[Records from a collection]
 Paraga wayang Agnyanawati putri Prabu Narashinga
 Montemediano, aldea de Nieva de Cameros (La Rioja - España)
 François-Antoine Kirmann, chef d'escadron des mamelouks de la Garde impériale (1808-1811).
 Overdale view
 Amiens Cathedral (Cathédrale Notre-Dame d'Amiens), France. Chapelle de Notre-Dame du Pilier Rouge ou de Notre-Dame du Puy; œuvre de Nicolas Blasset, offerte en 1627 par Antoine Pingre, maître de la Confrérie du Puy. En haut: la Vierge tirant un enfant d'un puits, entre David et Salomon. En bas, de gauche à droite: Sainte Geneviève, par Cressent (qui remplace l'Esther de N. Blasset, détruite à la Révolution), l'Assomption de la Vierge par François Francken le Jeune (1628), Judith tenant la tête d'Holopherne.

==

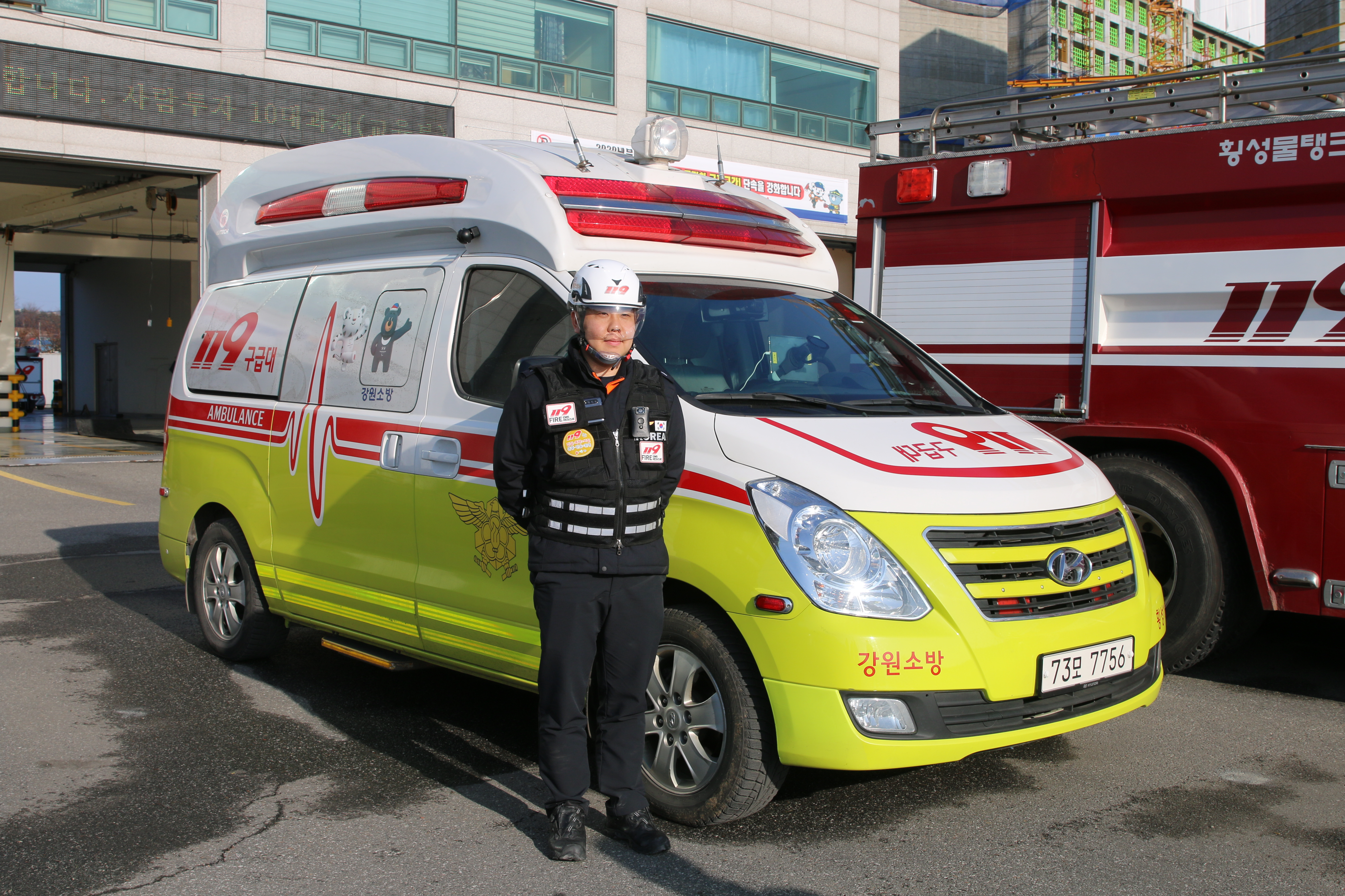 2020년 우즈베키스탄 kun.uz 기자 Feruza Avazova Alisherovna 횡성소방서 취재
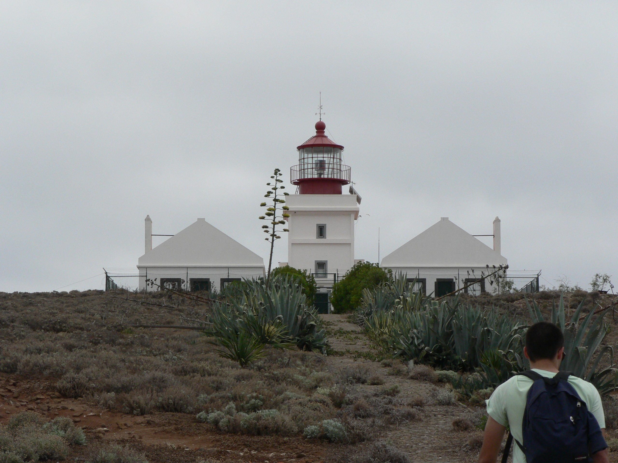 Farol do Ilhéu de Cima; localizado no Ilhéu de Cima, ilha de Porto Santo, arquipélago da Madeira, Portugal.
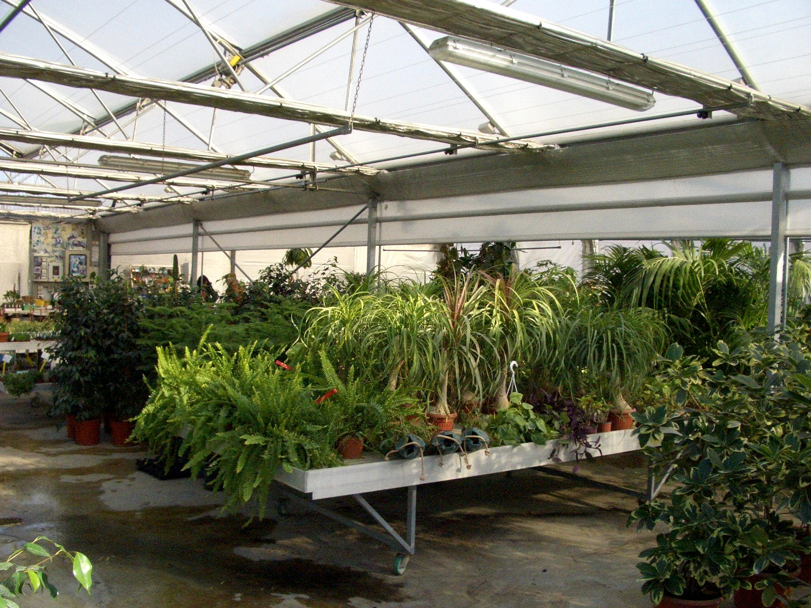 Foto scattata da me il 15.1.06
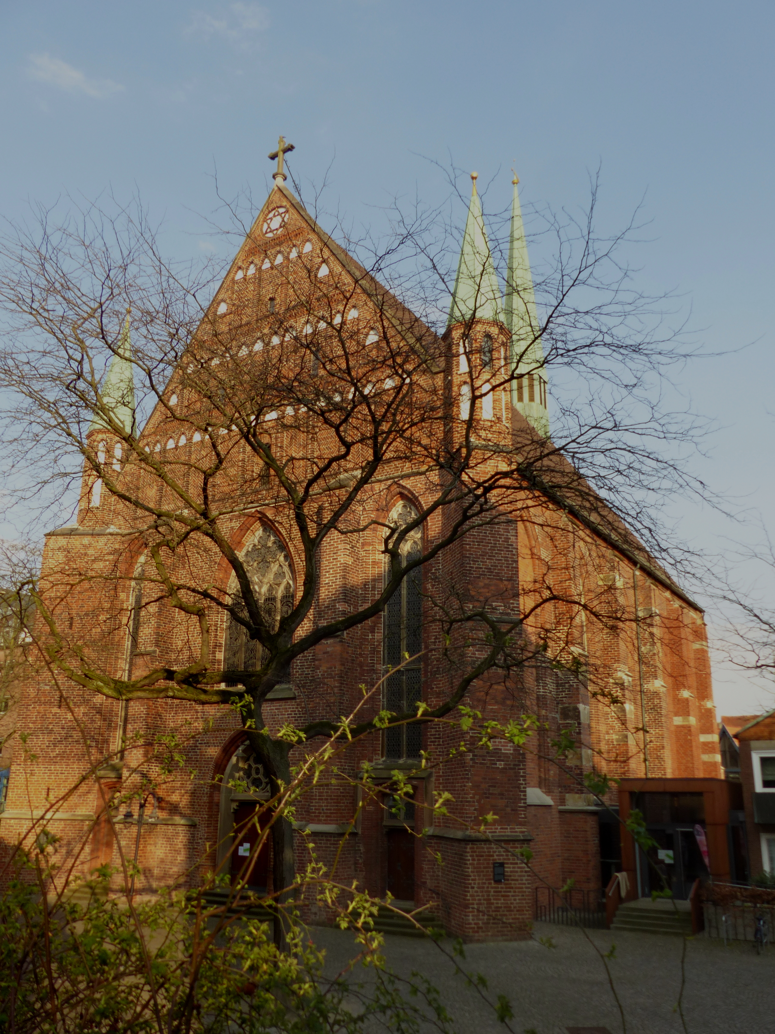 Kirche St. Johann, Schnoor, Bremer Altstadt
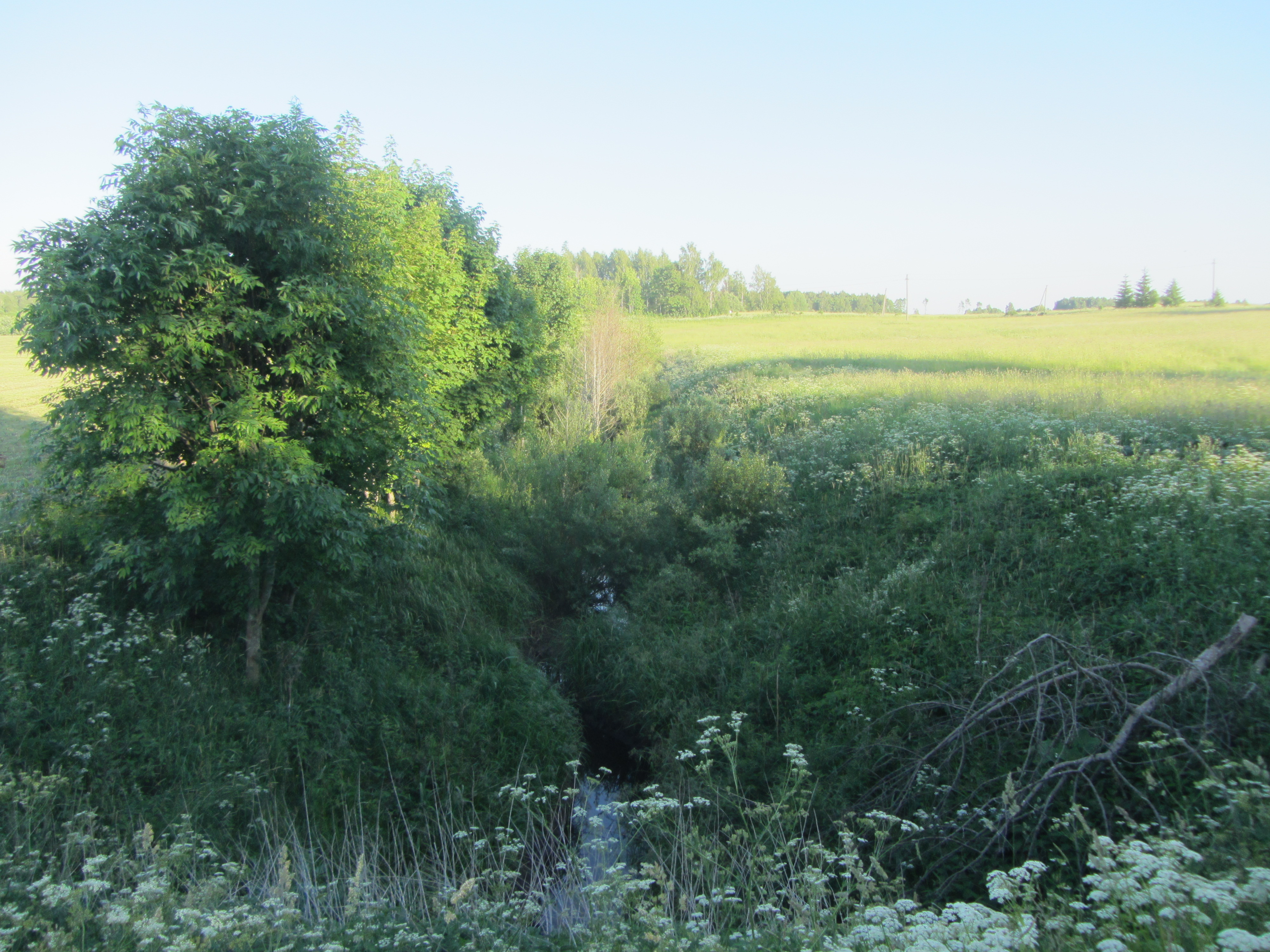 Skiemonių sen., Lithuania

== What you are asked to do ==
Beginning with the line that has "François-Antoine Kirmann, chef" and ending with the line that has "Overdale view", set down the lines above exactly and include no others.

== Written answer ==
 François-Antoine Kirmann, chef d'escadron des mamelouks de la Garde impériale (1808-1811).
 Overdale view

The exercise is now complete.